Generation and validation of multioperand carry save adders from the web Minas Dasygenis
Department of Informatics and Telecommunications Engineering University of Western Macedonia, Kozani, 50100, Greece,
[email protected]
Abstract Many arithmetic circuits utilize multioperand addition, usually using carry-save adders (CSA) trees. Automatic generation of custom VHDL models for these CSA trees, allows the designer to perform a time efficient design space exploration. Although, the CSA trees are heavily utilized in modern digital circuits, there is no tool, accessible from the web, to generate the HDL description of such multioperand designs. To the best of our knowledge, our novel tool is the first one to automate the design of optimized CSA trees and simultaneously provide custom testbenches to verify their correctness. Our synthesized circuits on Xilinx Virtex 6 FPGA, operate up to 724 Mhz.
I.
Introduction
The design automation and test processes (DAT) play a crucial role in contemporary multi-billion transistor era. One of the aspects of DAT is the fast parametrized generation of bit accurate models and their testvectors, in a hardware description language. This enables the designers to perform a rapid design space exploration and select the best custom implementation. Especially, the HDL generators for constructing circuits that are required in almost every digital system have an increased importance. Addition is by far the most important elementary operation within digital systems [14]. One very effective technique to perform addition with multiple vectors, is the carry save adder tree (CSA).
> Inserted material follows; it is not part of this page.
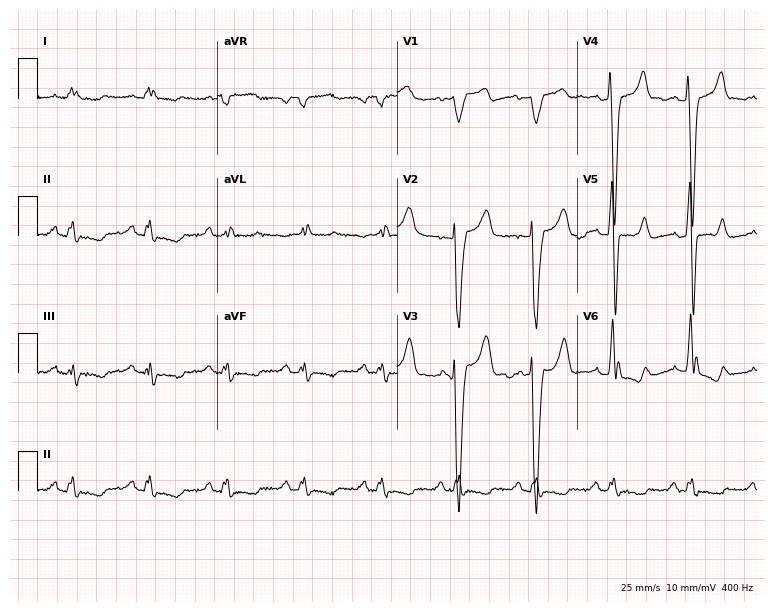
12-lead ECG from a male, 71 years old. Findings include left bundle branch block (LBBB).

Even though CSA trees were introduced some decades ago [4], and they are still very popular as parts of other circuits (multipliers [10], FIR [7], cryptography [16], DSP and other), tools that support automatic HDL generation of CSA multioperand vectors of arbitrary bit patterns are absent from the EDA landscape, due to the complexity of their design. Designing CSA trees is a very tedious process, especially when the designer requires the addition of multioperand vectors of non-standard patterns (such as vectors carrying non continuous input bit patterns).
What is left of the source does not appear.